Before the recent devaluation, I booked two rooms for next Easter at the Westin Excelsior in Rome using StarPoints. When I crunched the numbers, it came out to >$.05/sp. Now that hotel is a cat 6 and would take much more SPs, and therefore, the value per starpoint would be lower. But I made my reservation when it was still a cat 5. 

Other times we have used them and gotten less value. My rock bottom is 
$.025/sp. I will not use them for less than that.


----------



## formerhater (Apr 3, 2007)

I stayed 5 nights at the W Times Square a couple of years ago when it was Cat. 4 (10K points) and the best available rate was just over $500 with taxes.  The prices haven't changed much, but I think it's now Cat. 6.  I have  a reservation at Marques de Riscal in Spain this summer.  Best rate was $870+ taxes a night and I'm redeeming for 12K points (got in before it changed to Cat. 6).  I have several other reservations for the next year that are at lower Cat. rates than current because I booked before the Category Creep.  

I can't say that I really sit and put a dollar amound on my points, though most on FT suggest 2.5 cents is a fair "value" for them.  When considering "purchasing" them, whether it be via an explorer package or some other source, I think it's important to consider when and how you plan to use them because they will only decrease in value over time.  We have the option to purchase 86,500 for $1,800, because Princeville is not open yet.  The price is good based on our experience, but we have enough things booked that it doesn't make sense for us to buy them to save them.


----------



## stevens397 (Apr 3, 2007)

Comments like those of RLG astound me.  

People value and use their points for different reasons.  Some people never want to pay cash and use them for everything they can.  Some people don't accumulate many and try to use them very judiciously.  Some only use them when they have a value they perceive to be special.

For me, I choose to use them to give me and my family experiences I might not ordinarily be willing or able to pay for.  And using them for business expenses, I garner quite a few each year.  For example, last summer, we used 145,000 Starpoints to get two First Class tickets on British Air, Newark to Paris.  The tickets were worth over $10,000 each.  Some might say, but wait - you would NEVER be willing to pay that much - and they would be right.  But what an experience.  And when I was Starwood Platinum, those free nights also got me ridiculous upgrades.

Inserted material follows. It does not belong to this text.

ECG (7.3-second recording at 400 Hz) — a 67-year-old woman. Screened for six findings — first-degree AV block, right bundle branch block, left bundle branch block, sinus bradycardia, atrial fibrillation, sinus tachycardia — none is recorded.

So yes, RLG, they are worth a lot more to me than they seem to be worth to you.  If I didn't have enough to book Puerto Vallarta, I could have easily purchased them from Starwood and gotten one hell of a deal.  I realize these deals are not always possible.  But find a high demand resort during a holiday and I'll bet there are tons of examples where the value would be 5 cents per point and more.  So Starwood has already set the bar at 3.5 cents each.  Feel free to PM me your best offer!


----------



## Transit (Apr 3, 2007)

To me the best values in using starpoints is 5th nite free awards,cash and points awards and no blackout dates It's hard to put an exact dollar value on starpoints because room prices vary greatly.The no blackout dates are good because it may be the only way I get to WSJ in pirme time


----------



## califgal (Apr 4, 2007)

Last summer we spent 12,000-15,000 starpoints/night for a studio suite and a regular suite at the Sheraton ParkLane in London.  My husband would have Never spent the $600/night it would have cost in cash.  The starpoints come in handy sometimes for us!


----------



## DavidnRobin (Apr 4, 2007)

So... in calculating the intrinsic value of SPs.  There are two basic questions...

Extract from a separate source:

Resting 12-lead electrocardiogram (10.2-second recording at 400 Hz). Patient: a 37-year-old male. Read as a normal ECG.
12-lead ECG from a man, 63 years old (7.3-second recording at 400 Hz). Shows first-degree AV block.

What would you be willing to pay for SPs ($/SP)?

What realistic price ($/SP) do you expect to sell (use) them for?

I realize that these values will be different for people, but this is what it come down to.


----------



## glenn1000 (Apr 4, 2007)

califgal said:


> Last summer we spent 12,000-15,000 starpoints/night for a studio suite and a regular suite at the Sheraton ParkLane in London.  My husband would have Never spent the $600/night it would have cost in cash.  The starpoints come in handy sometimes for us!



I just used Starpoints for the first time to book the exact same mid-summer London hotel. It works out to $0.04 per Starpoint. Although I might have been able to get the same or a similar place using Priceline for half price it still seems like a good value.


----------



## saluki (Apr 4, 2007)

DavidnRobin said:


> So... in calculating the intrinsic value of SPs.  There are two basic questions...
> 
> What would you be willing to pay for SPs ($/SP)?
> 
> ...



DnR-

Starwood sells points for 3.5 cents each which is obviously going to be on the high side in terms of value. If you plan on doing some hotel trips, though, you can definitely get good value out of Starpoints (3.5 cents & up).

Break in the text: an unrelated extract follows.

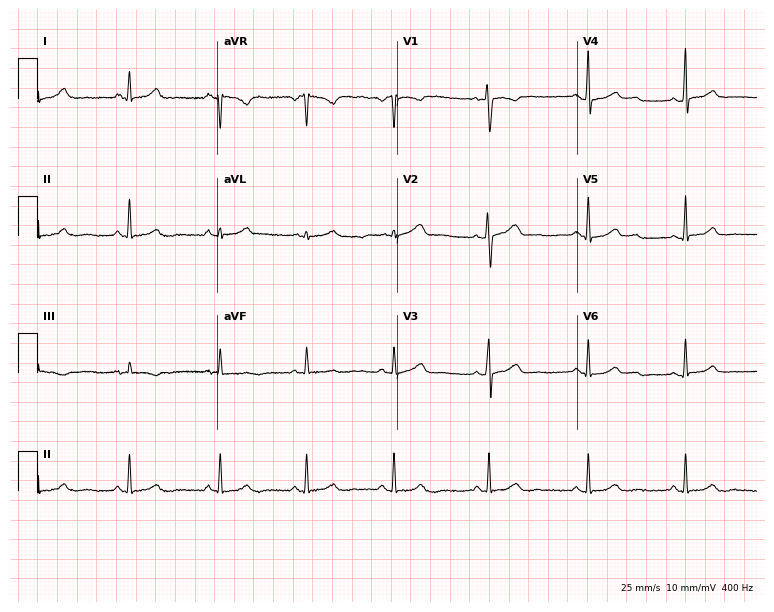
Standard 12-lead ECG recorded from a woman, 50 years old. Read as a normal ECG.

For example, I am going to do 5 nights at the Westin Hilton Head this summer. The cost is 40,000 SP (cat 4 hotel using the 5th night free award). The AAA rate is for 5 nights is $1400 including tax which, amazingly enough, equals 3.5 cents per point.

Many other examples have been given in this thread of ways to maximize the value. There is no definitive answer but I personally would look to buy points in the 2 to 2.5 cent range but only if I would have use for them fairly soon. It all comes down to what your hotel travel plans & the going hotel rates for where/when you would like to go.


----------